时间:2025-10-19 08:18:59  作者:小飞象来喽
  一只手扶住她,门完全拉开,露出叶泠苍白的,没有血色的脸。
  她嗓音嘶哑,如同被砂砾磨过:“季青,我们谈谈。”
  -
  孟连秋提心吊胆守在监控室门外,生怕薛季青脾气上来,真把叶泠给拆了。
  但里面安安静静,久久没有激烈的声响。
  门内,叶泠在监视器前坐下,调出昨天的监控,八倍速播放。
  薛季青直勾勾盯着她,目光从她右臂上渗血的纱布,到缺了一块指甲的中指。
  随着鼠标的点击,裸露的肉吐出血丝,凝固成可怖的血痂。
  胃里发寒,薛季青竭力控制自己不要去看:“我只有一个问题要问你,昨天晚上,你为什么选商觅儿。”
  “明明先把筱筱救下来,等劫匪到楼下了狙击也是一样的。”
  “孟连秋说那是最优解,但我不信你会这么配合。”
  “告诉我。”
  “……”
  长久的沉默,叶泠轻声说:“因为我,自作聪明,愚蠢至极。”
  她问:“如果你是劫匪,在手里有两个人质,且需要舍弃一个时,你会保留无关紧要的,还是,留下更重要的?”
  “……”薛季青明白了什么,回答,“后者。”
  “是啊,但可惜,我们都是这么想的。”
  -
  赌桌上,永远不能暴露自己的底牌。
  虚张声势、以假乱真,是最基础,也最有用的手段。
  李度在已经挟持到商觅儿的情况下,还要冒险来悦鑫,是因为贪心,也因为,他想获取更大的筹码。

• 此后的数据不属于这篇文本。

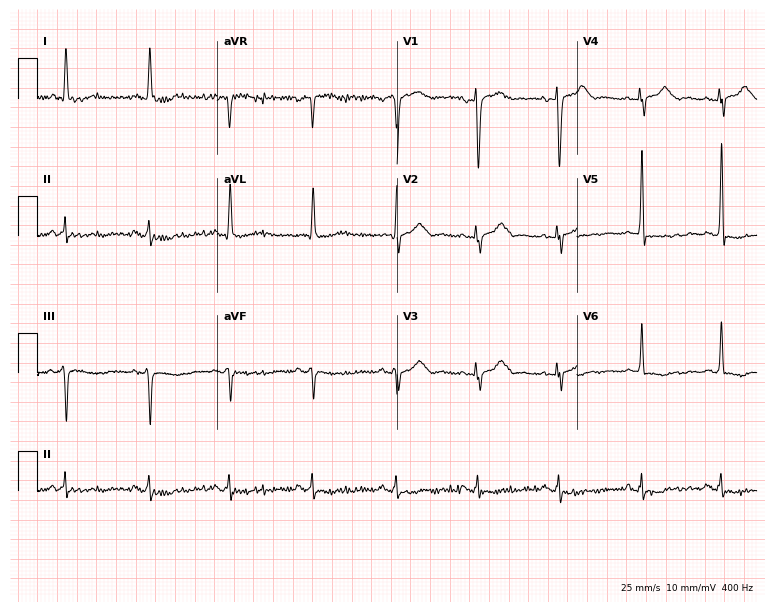
Electrocardiogram, a female, 79 years old. Of the six screened findings (first-degree AV block, right bundle branch block (RBBB), left bundle branch block (LBBB), sinus bradycardia, atrial fibrillation (AF), sinus tachycardia), none is recorded.
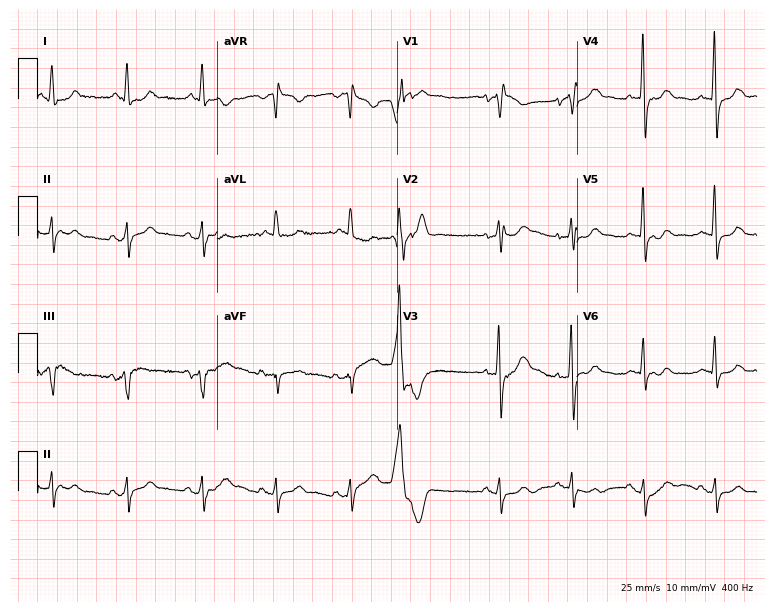
12-lead ECG (7.3-second recording at 400 Hz) from a 73-year-old male. Screened for six findings — first-degree AV block, right bundle branch block, left bundle branch block, sinus bradycardia, atrial fibrillation, sinus tachycardia — none is recorded.
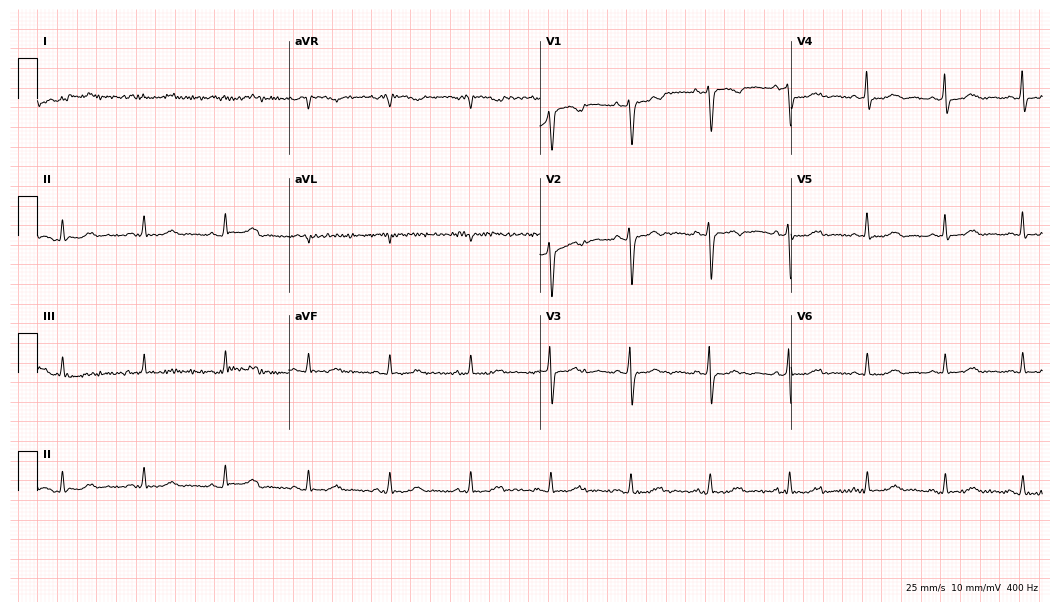
Electrocardiogram (10.2-second recording at 400 Hz), a 74-year-old female. Of the six screened findings (first-degree AV block, right bundle branch block, left bundle branch block, sinus bradycardia, atrial fibrillation, sinus tachycardia), none is recorded. Findings outside these six are not listed.
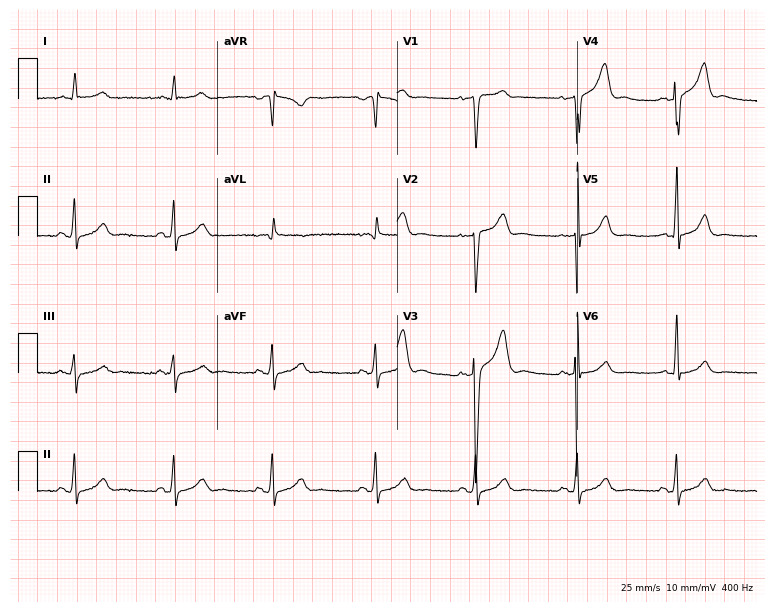
Standard 12-lead ECG recorded from a male patient, 46 years old. None of these six findings is recorded: first-degree AV block, right bundle branch block, left bundle branch block, sinus bradycardia, atrial fibrillation, sinus tachycardia. Other findings, if any, are not listed.

  二选一不过是试探,是赌局陷入僵持时,故意抛出的饵。
  选谁不重要,重要的是,李度只会抛出价值更低的筹码。
  叶泠在赌,赌商觅儿的身份背景,加上她的选择,能让李度心中的天平倾斜。
  李度也在赌。
  赌耿筱筱,才是定局的关键。
  ……
  事情发生后,叶泠一遍遍回忆,从每一句对话,到每一个细微的眼神。
  她在想是哪里出了问题。
  是第一眼就锁定的视线;是看到她皱眉忍痛的表情后,下意识的那句“别伤到她”;还是……
  复盘来复盘去,她好像浑身上下都是破绽。
  一念之差,满盘皆输。
  -
  “我以为,最差的结果也就是,我把筱筱换出来。”
  可这一次,她依旧没有选择权。
  “筱筱水性很好,我听到有人说,正是因为水性好,才自持不会出事,想用这种方式摆脱劫匪。”
  “怎么可能,筱筱那么聪明,她一定猜到了我上来就是为了拖住劫匪,好争取时间。”
  “既然如此,她怎么可能用这种蠢办法……”
  “而且,而且,悦鑫建在五米高的矮崖上,算上楼层的距离,有十几米,她没有破坏水面张力的话,跳下去会很疼。”
  “你不知道,筱筱特别怕疼,有一次她偷偷煲汤,被烫了两个很大的泡,听说要用针筒抽液,怕疼,死活不肯去医院,后来我还是趁她睡着偷偷处理的。”
  “这一点点疼都忍不了的话,为什么,为什么她会,咳,咳咳……”
  叶泠捂住嘴,咳嗽声像尖锐的哨子。
  薛季青慌慌张张递了纸巾过去,面露不忍:“最近发生那么多事,筱筱一时冲动也是……”
  话没说完,她惊恐地看到,叶泠指缝里透出了鲜艳的红色。
  “你吐血了?!是胃病犯了吗?要不要去医院?”
  她慌里慌张地要去打120,叶泠抓住她,挤出气声:“没事。”
  缓了缓,叶泠把染血的纸巾丢进纸篓,声音更低了:“大概是喉咙受伤了,没事。”
  “还说没事……”
  薛季青张张嘴,一双眼睛红得像兔子。
  叶泠的声音多好听啊,她常常打趣,说叶泠也就是投在了有钱人家,不然现在早就是大杀四方的知名CV了。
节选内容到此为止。